There is this golden light and a warm sense of harvest abundance, especially for the birds who feast on end of summer seeds, which are everywhere. Among these are the delicate milkweed pods, which will always remind me of the movie “Invasion of the Body Snatchers.” The colors are just starting to change, with the dominant red coming from the year’s crop of poison ivy.  This is everywhere.

Can T2I with EF70-200mm f/4L USM lens at , ISO 1600 with Aperture Priority AE mode, 1/2000th sec at f/4.5 with no exposure compensation.

Cyber spore and the beginning of fall

Figure 1 - First touches of fall, (c)  DE Wolf 2013

Figure 1 – First touches of fall, (c) DE Wolf 2013

Today is the first full day of fall and I was greeted this morning with a message from Facebook about how exactly two years ago I had posted the photograph of Figure 1 on Facebook.  So two things:

First the picture is exactly how I am feeling.
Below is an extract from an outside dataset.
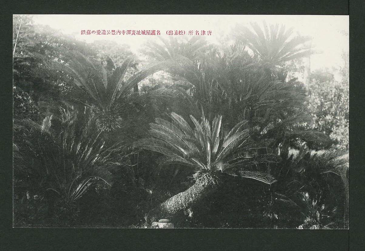 絵葉書のシリーズ『最も新しき唐津松浦潟名勝』のひとつ

I went for a walk today at lunch around Fresh Pond and everything was warm and glorious. The colors haven’t quite achieved the autumnal impressionism that I love so much. But of course, with Photoshop I could fake it. I hope my readers will forgive me the repost. I like this IPhone image so much that I just have to repost it.
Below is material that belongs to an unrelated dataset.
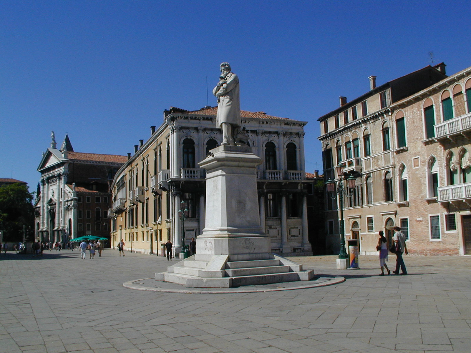 Campo San Stefano la foto è stata scattata da me nell'agosto 2001 a Venezia. In primo piano la statua di Nicolò Tommaseo e sullo sfondo il Palazzo Loredan e la chiesa di S.Vitale. Categoria:Immagini di Venezia

Second, what the hell is going on? Our trail now proceeds us like so much cyberspore.  Look at a product on the web and you will be plagued with it forever. And should we find ways to stop that then website purveyors are going to have to find new means of revenue, like charging us for visiting – gulp. Is this the return of the AOL model?  The other problem with being followed by your past is that not so subtle voice yelling: “Look at you. You were young and fat then, and now you are old and fatter.” It is so inescapable!

Soviet bus stops

A reader has brought to my attention some intriguing photographs by Canadian photographer Christopher Herwig of Soviet era bus stops. I know that it sounds esoteric, but these structures often in the “middle of nowhere” offered architects that rare moment of “out of the box” self-expression in an otherwise state-controlled artistic environment. Some are stark and imposing, some appeal to a sense of science fiction,  and others are whimsical. In all cases you try to imagine people standing their waiting endlessly for buses. Many of these structures are crumbling and fading away and they would otherwise fade into distant memory and ultimate oblivion were it not for Herwig and his efforts. He has been photographing these structures for twelve years and amazingly has amassed images of approximately one thousand structures and a book of his work entitled “Soviet Bus Stops,” has recently been published.

Oktoberfest

My wife and I were out driving around this afternoon and she commented on just how gorgeous the light was – September light. The weather in New England is perfect, crisp mornings with dry warm but not hot afternoons. Photographically, I tried unsuccessfully to get some good photographs at the new Boston Market – but a hoped for image of a hake lying on a bed of ice did not meet my standards, which was probably just as well. I feel for the fish, who yesterday morning was swimming in George’s Bank only to find himself lying on a bed of ice in the market and soon to be someone’s dinner.

I was looking for something photographically beautiful and fun this morning. To the point, in Germany it is the time of the Oktoberfest, and I found this smashing image by Sven Hoppe for the AP of the scene in one of the beer tents on the opening day of the 182nd Oktoberfest in Munich, Germany, on Sept. 19, 2015. What could be better and nothing could be wurst. Sorry!